BEGIN INFORMATION PROVIDED

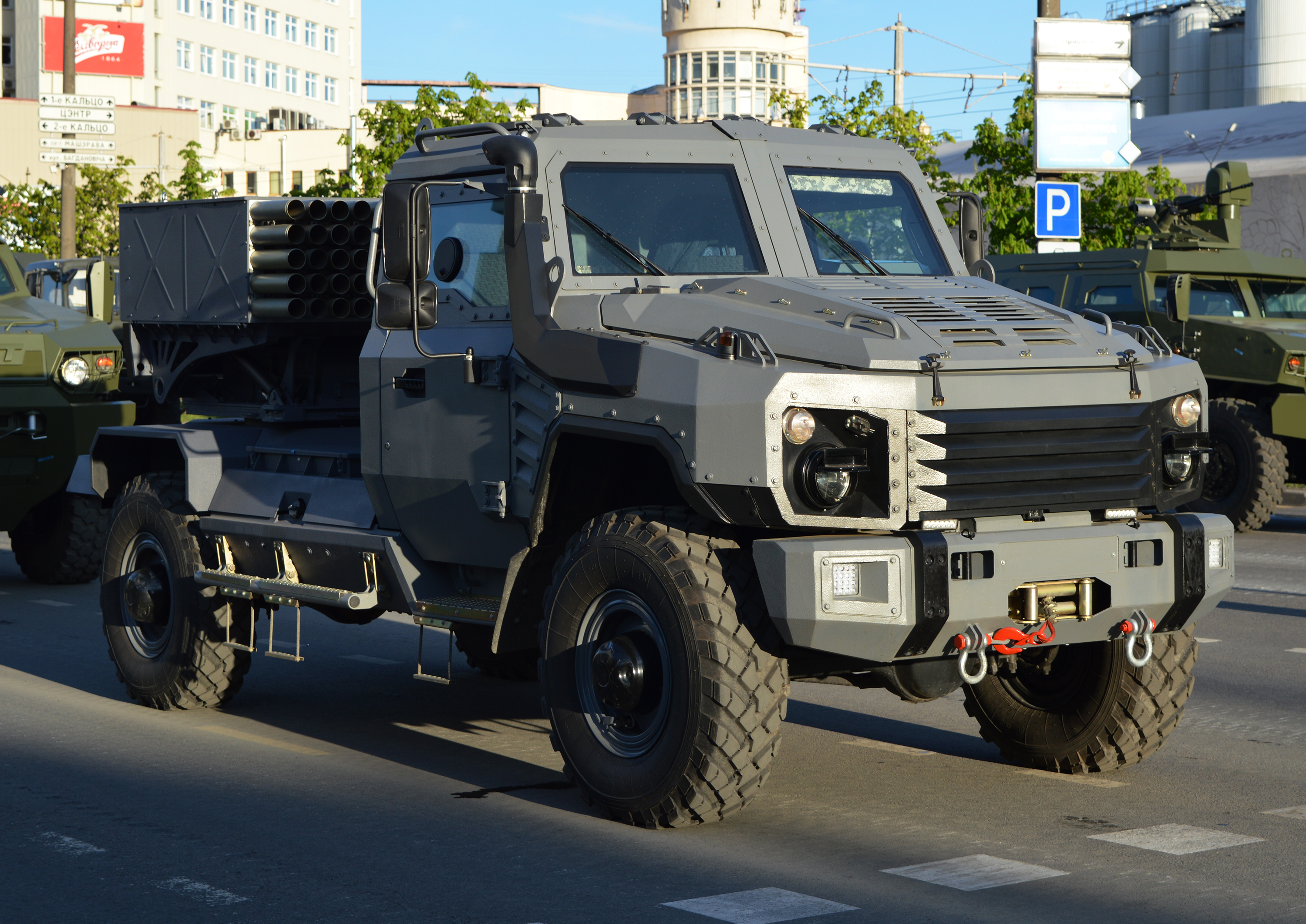 РСЗО Флейта парад 9 мая Минск
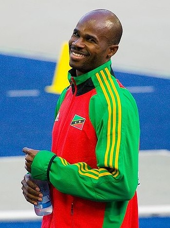 Kim Collins - ehemaliger 100m Weltmeister
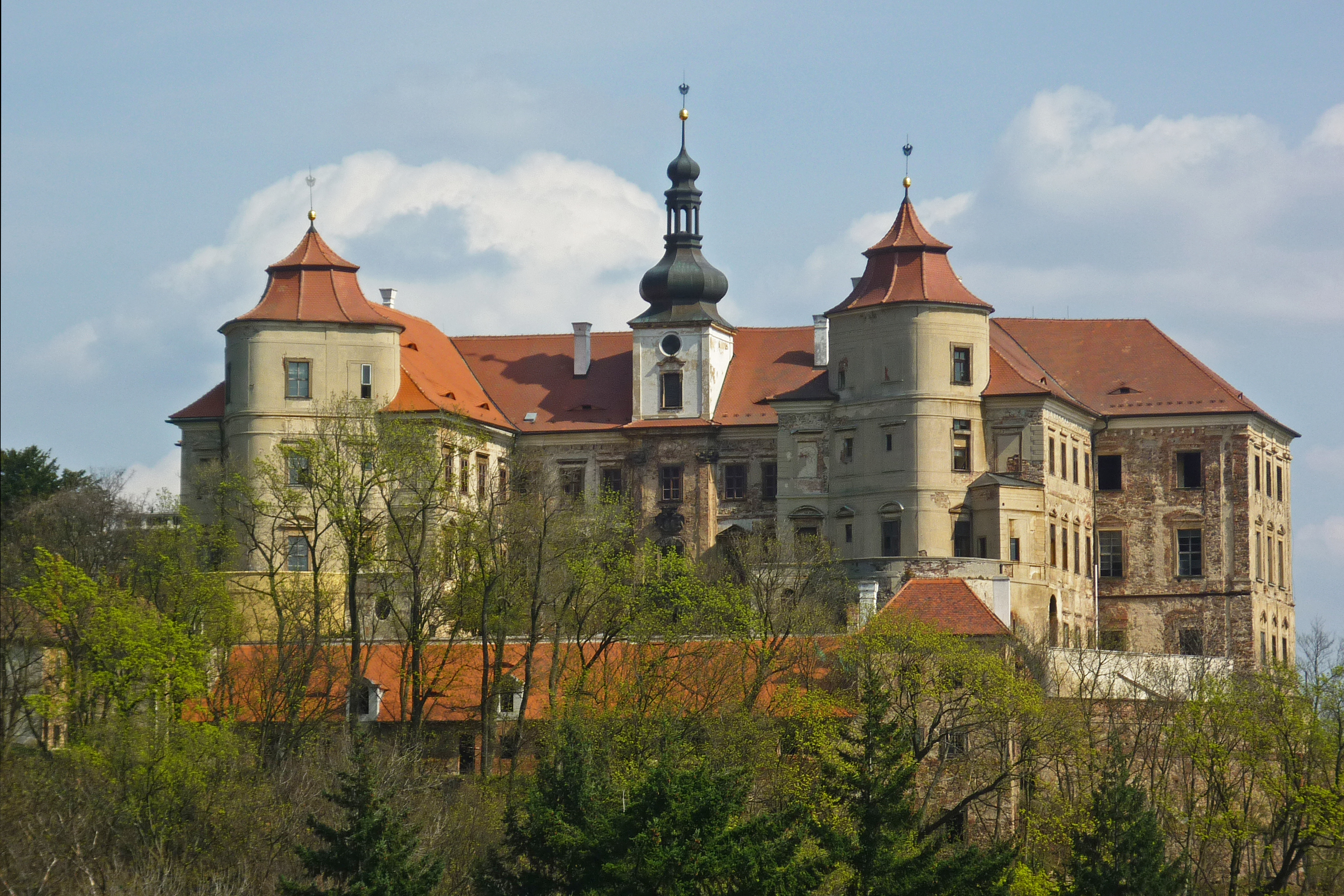 Schloss Eisenberg (Zámek Jezeří) bei Horní Jiřetín (Obergeorgenthal)
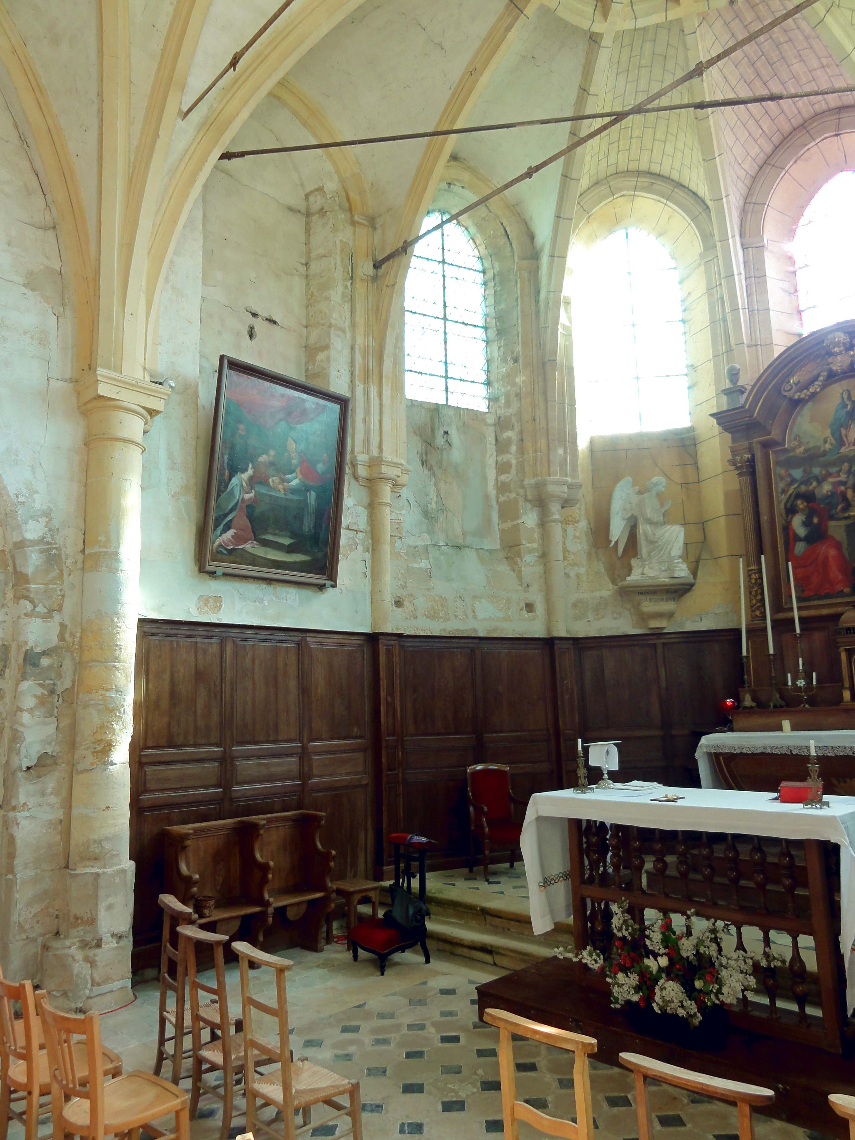 Intérieur de l'église - voir titre.

END INFORMATION PROVIDED

### [WHAT IS EXPECTED]
Once the pictures are set aside, give the rest of the material again unchanged.

### [SOLUTION FOR THIS PROBLEM]
 РСЗО Флейта парад 9 мая Минск
 Kim Collins - ehemaliger 100m Weltmeister
 Schloss Eisenberg (Zámek Jezeří) bei Horní Jiřetín (Obergeorgenthal)
 Intérieur de l'église - voir titre.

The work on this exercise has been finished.